Вот честно, когда читаешь в тексте про мифический план "Ост", сразу хочется взять протоколы нюрнбергского процесса, и даже не сворачивая их в трубочку, забить их автору в жопу.

17.Морские волки (Олеся)

Вместе с его поганым текстиком Про советских людей ничего не знаю - не знаком. А вот россияне нормально к плану "Ост" относятся - вымирают активно, их тут уговорили работать прямо до смерти, в обмен на рай после похорон.

Горят, в завалах дохнут, машинами их давят, а они знай начальству жопу лижут. Где там собирается колонна на Берлин? Замечательная книжка о жутком детстве. Читаешь, и так и хочется спросить стареньких читателей: Ну, в духе ГГ.

Любовь как будто открывала форточку в высокое и бессмертное, и я не собираюсь просить прощения за эти высокие слова — довольно я их стыдился! Я начинал ощущать свою причастность к грандиозной сверхшекспировской трагедии, именуемой История Человечества, — и утрачивал страх перед миром.

Главный страх, терзающий меня, — не страх смерти или страх боли, а страх ничтожности.
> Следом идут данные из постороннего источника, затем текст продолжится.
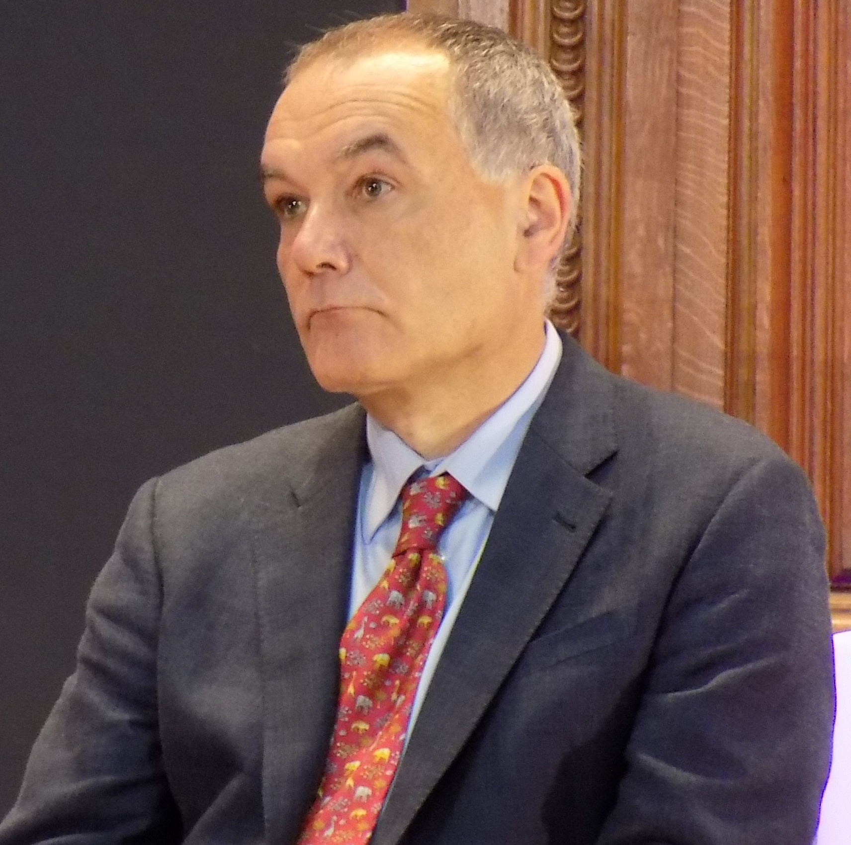 Jean-Pierre Filiu lors du forum « L’année vue par l’histoire » organisé par France Culture le 25 avril 2015
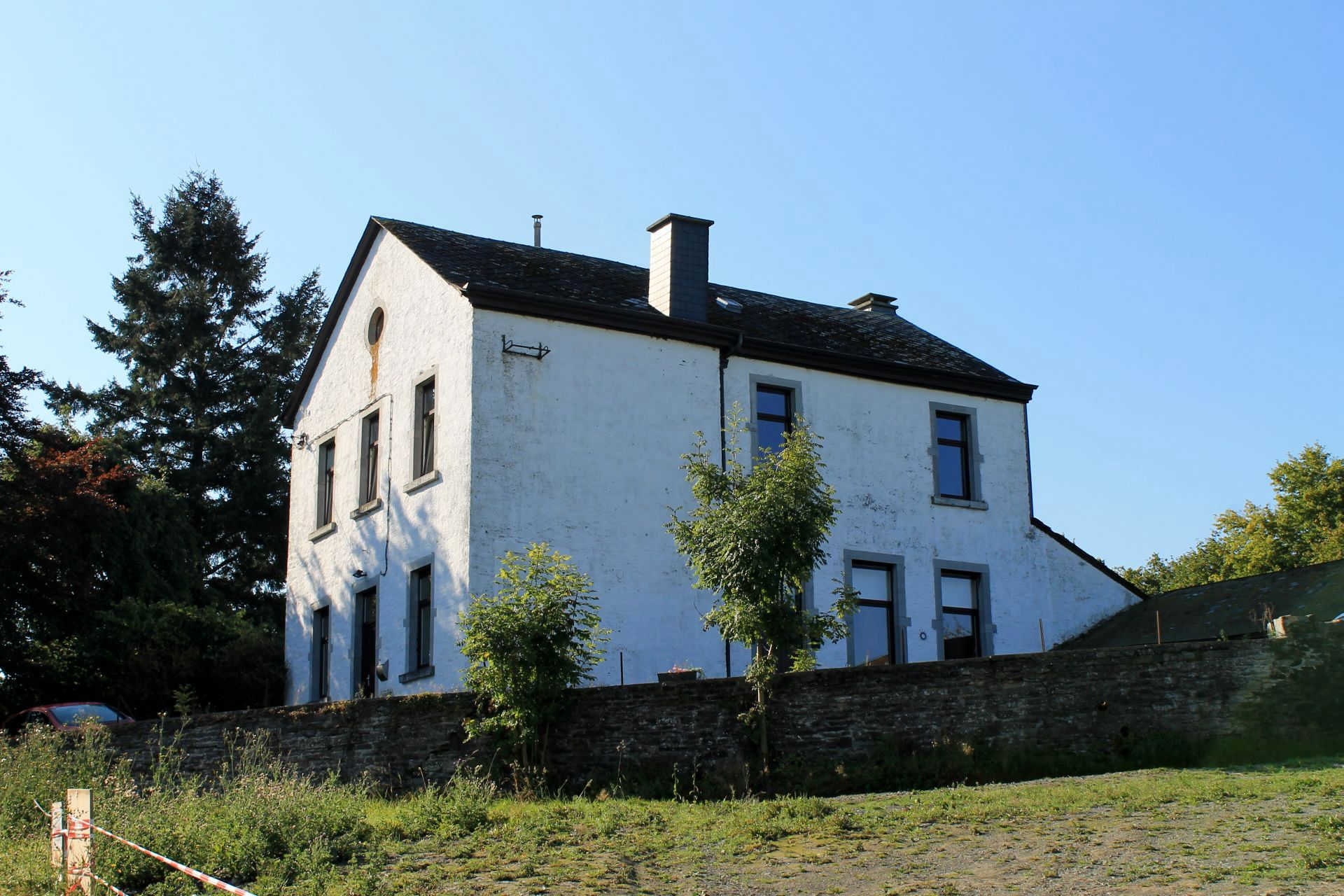 Boeur - School
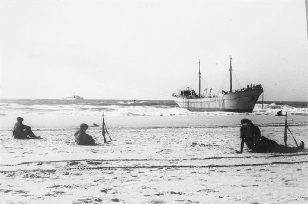 אנית המעפילים "שבתאי לוזינסקי" באשדוד
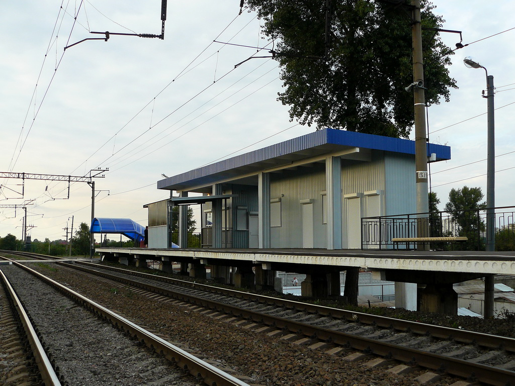 Платформа Троещина в Киеве, одна из остановок городской электрички
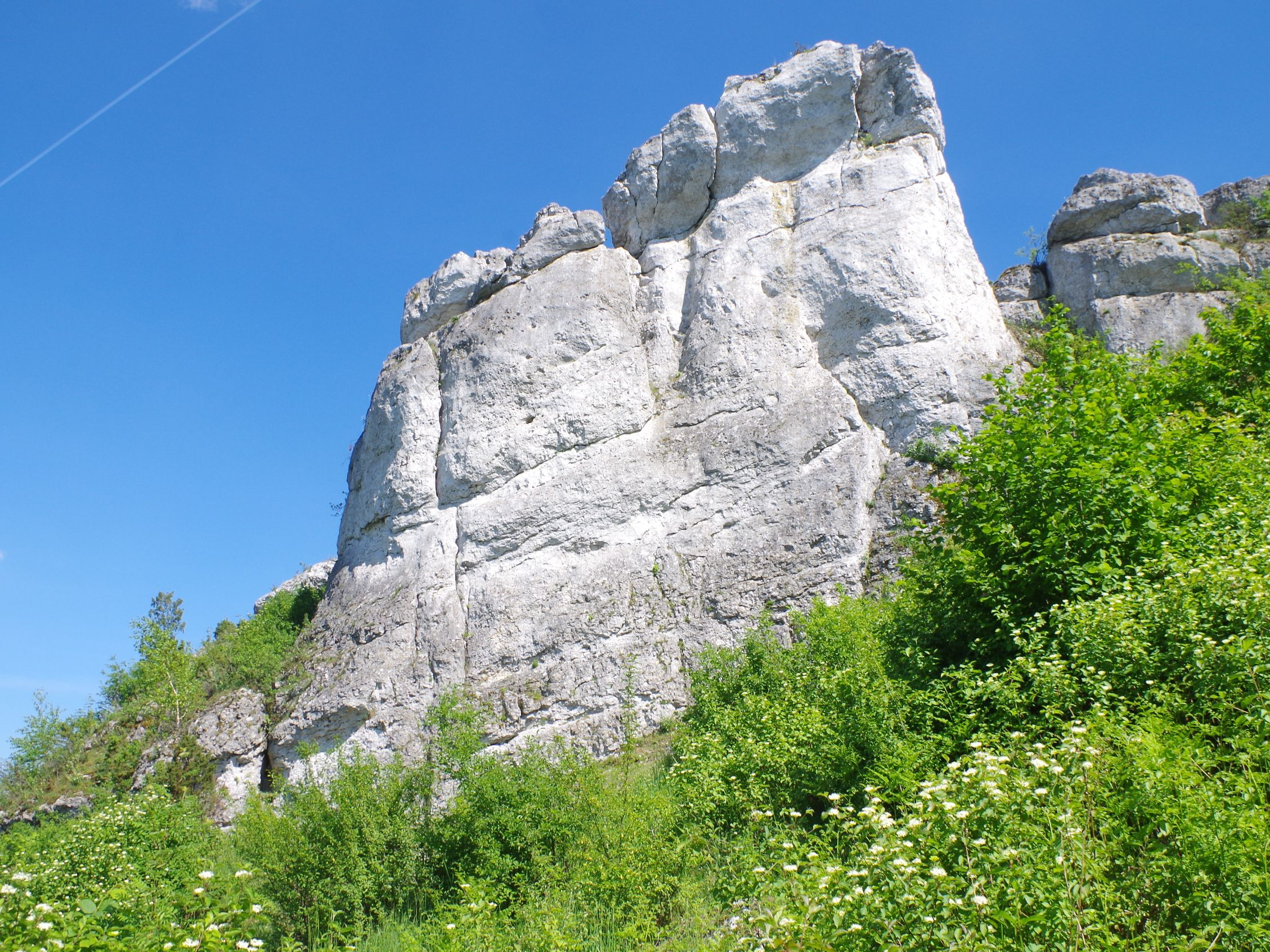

Когда я переставал ощущать себя ничтожным, я бестрепетно открывал грудь сверкающему ланцету хирурга и, посвистывая, скользил по мокрому тросу над беснующейся горной речкой: Зато когда я утрачиваю дар думать о себе высокими словами — в какую раздавленную, дрожащую тварь я тогда обращаюсь!.

Но — высокими и бессмертными бывают лишь бессмертные грезы, лишь они способны воодушевить и утешить нас, и чудодейственная сила любви заключается в том, что она подключает нас к неясной, но оттого не менее реальной сверхчеловеческой грезе, незримо окутывающей мир, в котором мы живем — и который погибнет, когда перестанет грезить.

Как это ей, любви, удается — не знаю, не знаю, в какую еще более высокую сказку мы ее вплели, но по ее ниточке мы каким-то чудом проникаем в иной мир, вернее, тот же самый, но предстающий нам как высокий и бессмертный. То есть такой, в котором и погибнуть не обидно. Я целые годы не уставал и не устаю поражаться: Как величественна и прекрасна — не она, вселенная, открывающаяся через ее узенькую форточку!

Любовь действительно чудо, если, такая маленькая, она ухитряется раскрывать нам такую огромность. Зато и охлаждение всегда начиналось не с охлаждения, а, наоборот, с кульминации нежности — когда мы замыкались друг на друга, когда нам больше ничего становилось не. И уж так мне каждый раз бывало невыносимо грустно, когда ореол, нежно сиявший сквозь любимые волосы, начинал меркнуть, когда чарующую грезу потихоньку начинали утилизировать. Не подумайте, я всегда был готов, если это было в моих силах, растереть поясницу, доставить картошку или утереть слезинку; но меня ужасало, когда этого требовали именем любви.

Если ты солнце, почему не жаришь омлет? Если ты симфония, почему не разгоняешь комаров? Нет, любовь предназначена для мироздания, а не для нас с вами; для входа в огромное и бессмертное, а не для обслуживания бренных созданий, таких крошечных и таких скоротечных. Однажды, набравшись надменности, я отправился в аптеку за чудодейственной виагрой.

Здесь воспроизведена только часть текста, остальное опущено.